Employee Consultation Services provides confidential, short-term counseling and referrals for both employees and family members. Email them at MEDECS@state.gov.

The Retirement Network of the U.S. Department of State (RNet) has information related to former spouse retirement benefits at https://rnet.state.gov/index.cfm?pg=dfsb.

AFSA maintains a resource collection on divorce at www.afsa.org/divorce, as well as a list of attorneys who have worked with Foreign Service families. The list, which includes family law specialists, can be found at www.afsa.org/attorney-list.
     The October 2014 Foreign Service Journal published an article about managing the child custody issues that frequently crop up in Foreign Service divorces. Additionally, in December 2013 the Journal ran an FS Know-How article about divorce written by two Foreign Service officers who went through the process themselves.
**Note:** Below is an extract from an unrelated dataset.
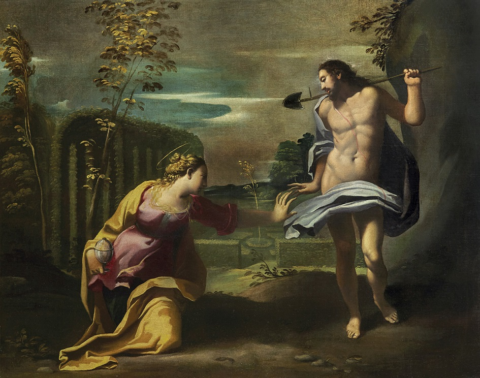 Noli me tangere, olio su tela, cm 69 x 91. Collezione privata

Brilliant Exits provides coaching and counseling services. They also run the Second Saturday program on a monthly basis in Fairfax, Virginia.

Dads at a Distance supports fathers who are parenting long-distance, either due to divorce or because of their chosen careers.

Northern Virginia Mediation Service helps families mediate and manage conflict including divorce/separation and co-parenting.

The Truman Group specializes in psychological care for expats, including remote therapy sessions.

The Women’s Center provides mental health, legal and career counseling.